Whether the proposition that countries on a map can always be distinguished through the use of only four colors (the so-called Four- Color Map problem) is proved by the exhaustive enumeration of all possibilities through the use of a computer program (which has been done) or through an elegant (or even non-elegant) axiomatic proof (which has not been done) matters little if all you care about is the basic proposition. Tool is for simplifying a task. Employ different tools for better theories. For example, a full understanding of supply and demand may require
- thought experiments using Walrasian auctioneers,
- axiomatic derivations of optimal bidding behavior,
- computational models of adaptive agents, and
- experiments with human subjects.
Computation and Theory
All new introduced tools attract questions and concerns, so does the computational modeling.
- Can these tools generate new and useful insights?
- How robust are they?
- What biases do they introduce into our theories?
The use of a computer is neither a necessary nor a sufficient condition for us to consider a model as computational. (e.g. Schelling’s (1978) coin based method)
- abstractions maintain a close association with the real-world agents of interest
- uncovering the implications of these abstractions requires a sequential set of computations involving these abstractions
Neoclassical economics (an example to computation in theory):
- individuals optimize their behavior
- given mathematical constraints, most of the underlying agents in the real system are subsumed into a single object (a representative agent)
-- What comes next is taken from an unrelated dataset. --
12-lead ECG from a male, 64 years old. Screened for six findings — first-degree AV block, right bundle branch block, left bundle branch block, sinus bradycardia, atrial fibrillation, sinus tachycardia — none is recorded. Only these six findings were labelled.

- incorporate driving forces (such as system seeks an equilibrium)
- Note: computation is used in these type of models for solving numerical methods
Agent-based objects (computation as theory):
- abstractions are not constrained by the limits of mathematics
- collection of agent based objects solved by their interactions using computations
Modeling vs Simulation:
- simple entities and interactions vs complicated
- implications robust to large class of changes vs less robust
- surprising results that motivates new predictions vs less surprising
- easily communicated to others vs may not be that easy
Objections and Responses
- Q: answers are built in to the model, so cannot learn anything new !
- all tools build in answers. Clarity is key here. hidden or black-box features are bad
- a model is bounded by initial framework but it can allow for new theoretical insights
- Q: computations lack discipline !
- lack of constraints is indeed a great advantage. Mathematical models become unsolvable when practitioners break away from limited set of assumptions.
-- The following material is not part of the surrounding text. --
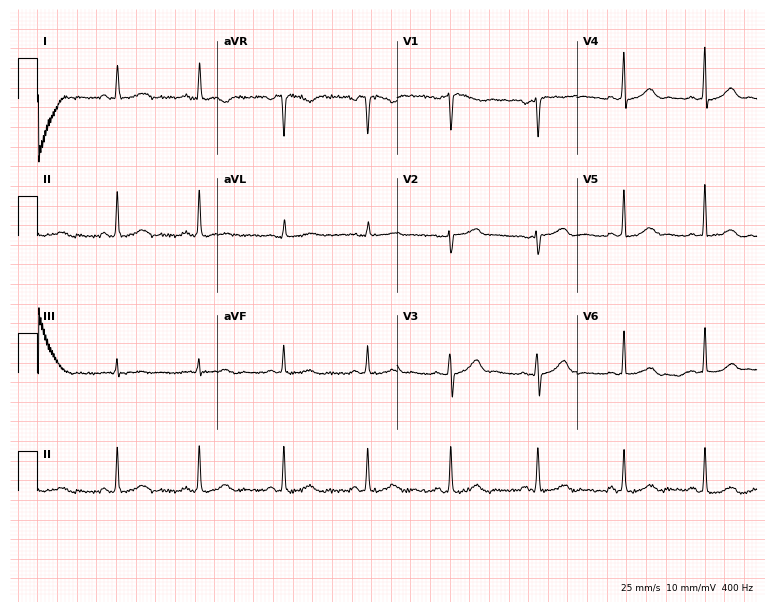
12-lead ECG from a 46-year-old woman. Screened for six findings — first-degree AV block, right bundle branch block (RBBB), left bundle branch block (LBBB), sinus bradycardia, atrial fibrillation (AF), sinus tachycardia — none is recorded.
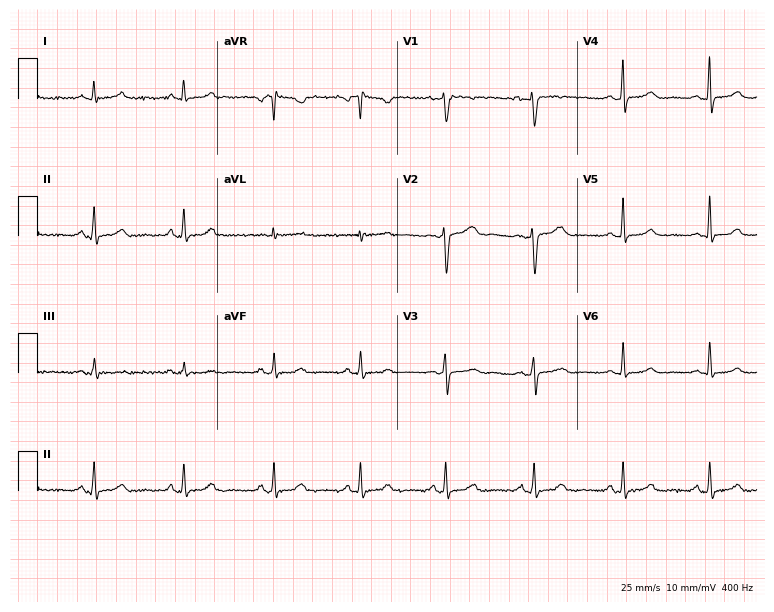
Resting 12-lead electrocardiogram. Patient: a woman, 48 years old. Read as a normal ECG.

- a discipline similar to the one required for lab-experiments is being formed: Is the experiment elegant? Are there confounds? Can it be easily reproduced? Is it robust to differences in experimental techniques? Do the reported results hold up to additional scrutiny?
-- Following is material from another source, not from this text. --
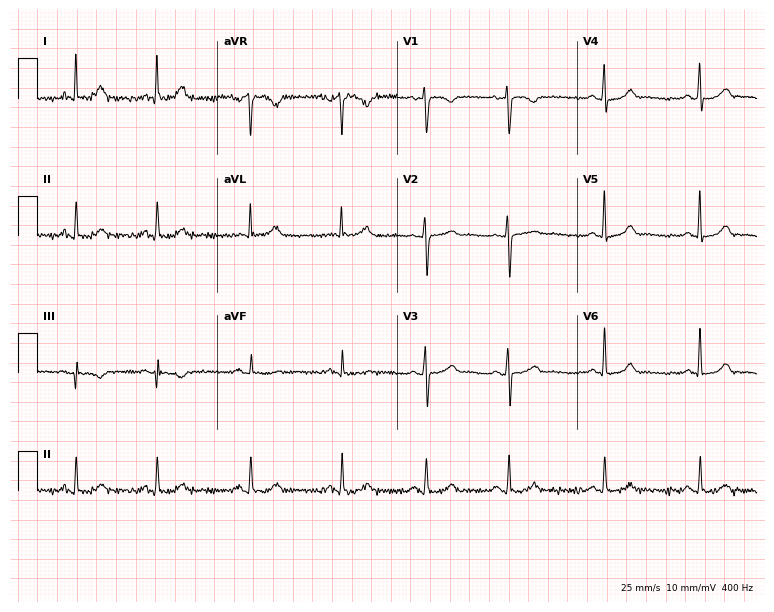
Resting 12-lead electrocardiogram. Patient: a 34-year-old female. None of these six findings is recorded: first-degree AV block, right bundle branch block, left bundle branch block, sinus bradycardia, atrial fibrillation, sinus tachycardia. Findings outside these six are not listed.
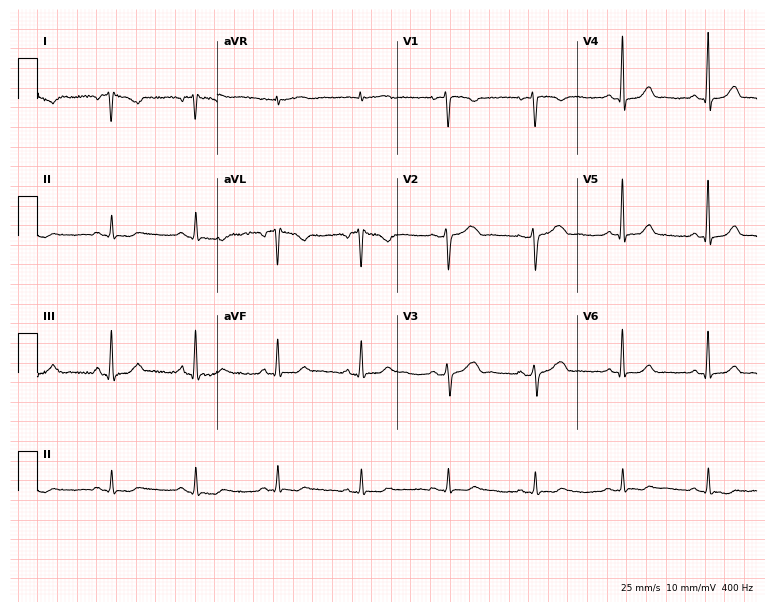
12-lead ECG from a female, 40 years old. No first-degree AV block, right bundle branch block, left bundle branch block, sinus bradycardia, atrial fibrillation or sinus tachycardia recorded for this tracing. Other findings, if any, are not listed.

- flexibility. mathematical models solved by a set of solution techniques and verification mechanisms. Given the newness of many computational approaches it will take some time to agreed-upon standards for verification and validation
- Computational Models Are Only Approximations to Specific Circumstances
- Giving exact answer might not be that important; relying on approximations may be perfectly acceptable in some cases.
- Generalizability is tied to the way model created, not the medium. Bad mathematical models may not be extended beyond their initial structure too.
- Computational Models Are Brittle
- crashes are not unique to computational models
- can be prevented by better designs
- Computational Models Are Hard to Understand
- due to lack of commonly accepted means for communication. UML, ODD.